Pedagogia do Insulto
Às voltas com uma “pedagogia do insulto”, constituída de piadas, brincadeiras, jogos, apelidos, insinuações, expressões desqualificantes. Tais “brincadeiras” são poderosos mecanismos de silenciamento e de dominação simbólica. Por meio dessa pedagogia, estudantes aprendem a mover as alavancas da homofobia mesmo antes de terem a mais vaga noção do que elas significam (SULLIVAN, 1997). E, não raro, fazem com que a pedagogia do insulto seja acompanhada de tensões de invisibilização e revelação (frequentemente involuntária), próprias de uma pedagogia do armário. Cf. SULLIVAN, Andrew. Praticamente normal. São Paulo: Cia das Letras, 1997.
Pedagogia do Armário
Vale lembrar que o “armário” (como é conhecido o processo de ocultação da posição de dissidência em relação à matriz heterossexual), por um lado, regula a vida social de pessoas que se relacionam sexualmente com outras do mesmo gênero, submetendo-as ao segredo, ao silêncio ou expondo-as ao desprezo público – e, não raro, a tudo isso. Por outro, privilegia as que se mostram conformadas à ordem heterossexista e reforça as instituições e os valores heteronormativos. Cf. SEDGWICK, Eve Kosofsky. A epistemologia do armário. Cadernos Pagu, Campinas, n. 28, jan./jun. 2007.
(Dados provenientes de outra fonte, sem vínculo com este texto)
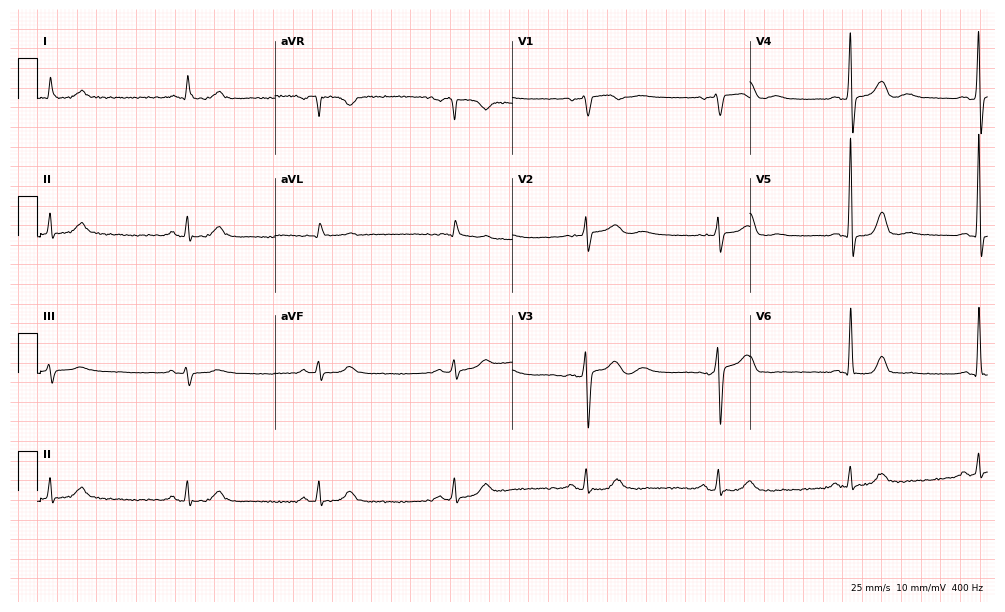
Resting 12-lead electrocardiogram. Patient: a 73-year-old male. The tracing shows sinus bradycardia (a sinus rate of 50 beats per minute or less).
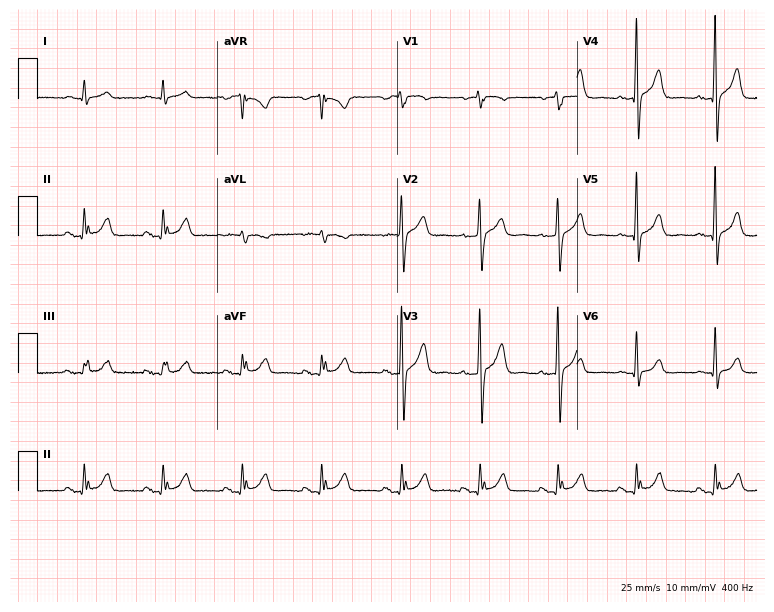
12-lead ECG (7.3-second recording at 400 Hz) from a man, 71 years old. Screened for six findings — first-degree AV block, right bundle branch block (RBBB), left bundle branch block (LBBB), sinus bradycardia, atrial fibrillation (AF), sinus tachycardia — none is recorded. Findings outside these six are not listed.

Cf. JUNQUEIRA, Rogério Diniz. Currículo heteronormativo e cotidiano escolar homofóbico. Espaço do currículo, v.2, n.2, pp.208-230, setembro de 2009 a março de 2010.
12 MEYER, 2009. 13 JUNQUEIRA, Rogério Diniz. Homofobia nas Escolas: um problema de todos
. In: JUNQUEIRA, Rogério Diniz. Diversidade Sexual na Educação: problematizações sobre a homofobia nas escolas. Brasília : Ministério da Educação, Secretaria de Educação Continuada, Alfabetização e Diversidade, UNESCO, 2009. p. 14.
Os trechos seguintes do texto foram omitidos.